Each year, up to 900,000 people in the United States are affected by blood clots. About 100,000 of these individuals -- or about 274 people each day -- will die due to a blood clot. In fact, the number of deaths due to blood clots each year is greater than the annual number of deaths due to AIDs, breast cancer, and car accidents combined.
"With the introduction of this Women & Blood Clots program, NBCA is determined to amplify and sustain key public health messages that will enable women to make better-informed decisions and reduce their blood clotting risks," says NBCA Board President Sara Wassenaar, DDS, who lost her daughter, Anna Frutiger, at the age of 23, due to a blood clot in her lung. "Had Anna and our family been more knowledgeable about the risk factors connected to the birth control pills she was taking, as well as the signs and symptoms of blood clots, I feel strongly that her life could have been saved. It's urgent that we do everything we can to reduce the number of young women and families who have to experience this same tragedy and pain."
Program Assets: Collaterals and Community
NBCA's Women & Blood Clots program was created to speak directly to the health interests and health information needs of women. In addition to the Web portal created for this campaign, NBCA is introducing a striking companion infographic and a multi-part video series tailored to address women's blood clot risks and options for risk reduction.

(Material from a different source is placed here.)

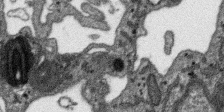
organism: Human
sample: Lung epithelial cells infected with SARS-CoV-2

To convey these messages in an eye-catching and memorable format, the campaign's creative theme involves a flowering tree, or tree of life, intended to be symbolic of the lifetime of blood clotting challenges women face, and accented by a female bird caricature that, through her nesting status, depicts the life stages associated with family planning, pregnancy, and menopause.
Also, in response to a growing need for patient support groups, NBCA, with support from the Rowan Foundation, will soon be launching the first-ever Stop the Clot® online support group and discussion community, powered by Inspire, to provide a safe and supportive place where women affected by blood clots and clotting disorders can gather to share their stories, exchange information, and interact with each other. This online community is expected to grow to address the broad spectrum of information needs reflected by the overall clotting disorders community, and to include a diverse membership of patients, families, friends, and caregivers.
"It's crucial that we sound the alarm and increase awareness of blood clot risks among women, particularly as they relate to decisions they are making today about the use of estrogen-based birth control. This is an area where much more emphasis needs to be placed, in terms of both awareness and research," says David Rowan, head of The Rowan Foundation and father to The Foundation's namesake, Alexandra L. Rowan, who, at the age of 23, lost her life suddenly due to a massive pulmonary embolism or blood clot in her lung.
Together, NBCA and the Rowan Foundation also are planning the implementation of a research initiative intended to improve understanding about the relationship between massive pulmonary embolism and estrogen-based birth control pills.
"NBCA is honored to work with the Rowan Foundation on this important project, and we're so appreciative of the generous contribution they are making to fund this five-year women's health initiative," Dr. Wassenaar says. "We look forward to working closely with them to build awareness nationwide, and to put in place a research effort that will shed light on the deadly link between blood clots and certain birth control methods that contain estrogen."
NBCA is a non-profit, voluntary health organization dedicated to advancing the prevention, early diagnosis, and successful treatment of life-threatening blood clots, such as deep vein thrombosis, pulmonary embolism, and clot-provoked stroke. NBCA accomplishes its mission through programs that build public awareness, educate patients and healthcare professionals, and promote supportive public and private sector policy.